This will not be a sight seen too often if they so dumb down standard obedience for the sake of keeping whiners happy. The preferred track? If people really wanted no stays, enough people would have moved over to create demand & competition. But no the changes weren't good enough! 

What's next? Open & Utility needing to be done on flexi's?

Dogs needing to be crated in cars and only brought inside when they are on deck?

People being so accustomed to not needing to be aware that their dogs are dogs and not little kids in fur coats that they demand you can speak and clap to their dog while doing the exercises?

Oh wait! Those things sound like AKC listening earlier and creating rally and the preferred obedience tracks.

Whatever happened to

Train, don't complain.

Let the small dogs do groups by their own selves if that will solve the concerns - oh but wait! If a dog is doing a retrieve in an adjacent ring, might the noise spook their dog? Better make the shows single ring.

What about the handlers who clap in rally? Best make rally run separate from the obedience.

Oh, I could go on but I think my opinion is clear! And regardless of what the FB groups which use correction based training are saying, nope R+ training is not at fault. Lack of training using any method is at fault. And people who believe life needs to be sterile and safe no matter what they choose to do.


----------



## Megora (Jun 7, 2010)

> Lack of training using any method is at fault.


Sharon... I think training METHODS are a big problem and/or reason for problems.

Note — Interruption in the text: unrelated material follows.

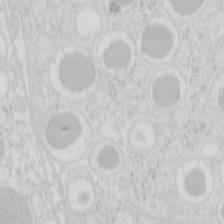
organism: Mouse
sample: Pancreas

I hold that opinion including looking back at why I have two straight dogs with stay problems after having the two dogs before them never breaking a stay. 

Something got skipped over in the case of my dogs. I think method was the issue. And when I say method - I mean literally the steps which are used to teach a solid stay from day 1. Doesn't matter if that method includes treats or not. 

I went from training with somebody who had a fantastic way of training stays so dogs did NOT break ever. And that wasn't using harsh methods or using treats. This was the trainer who firmly advocated NEVER EVER using treats in connection to stays. She was adamant about not building a dog's desire to get you to return faster in order to reward. I think that is something that I missed with the 2 I have now.

The crazy thing is when people tell me to train my dogs and not complain and so on... I can tell them that my dogs do 20+ minute sits and downs at home. 

In class, they are able to hold stays on the side while I'm putting people through their exercise or playing figure 8 posts for them. 

Oh heck. My one instructor has a chess board exercise. This is where she has up to 5 sets of figure 8 posts with owners standing directly across from their dogs who are holding stays. And people do figure 8's or esses or whatever they want around the people and dogs. <= My dogs can hold these stays with no issue. No interest in people or dogs weaving or circling around them. No need to break. And these stays can stay longer than 5 minutes before the dog is released for his turn at doing the heeling.

Teaching stays are not the problem. And you can't claim somebody's issues with stays are just related to the dogs not get trained enough. 

My feeling is something is missing in the method with my dogs. And it's me skipping a step. I'm convinced. 

The next pup I bring home, I'm going to have a serious talk with a lot of people to sort out the steps I need to follow. Or pull out my notes from when I trained Danny ages ago. To see what I need to do different. That's regardless of whether AKC gets rid of stays. And I don't anticipate they are actually going to get rid of them completely.


----------



## Megora (Jun 7, 2010)

Meant to say earlier - it kinda slipped my brain as I was reading 3 different things at the same time. LOL.

Over the weekend, I talked to some people to get an idea of what they thought of the possible changes.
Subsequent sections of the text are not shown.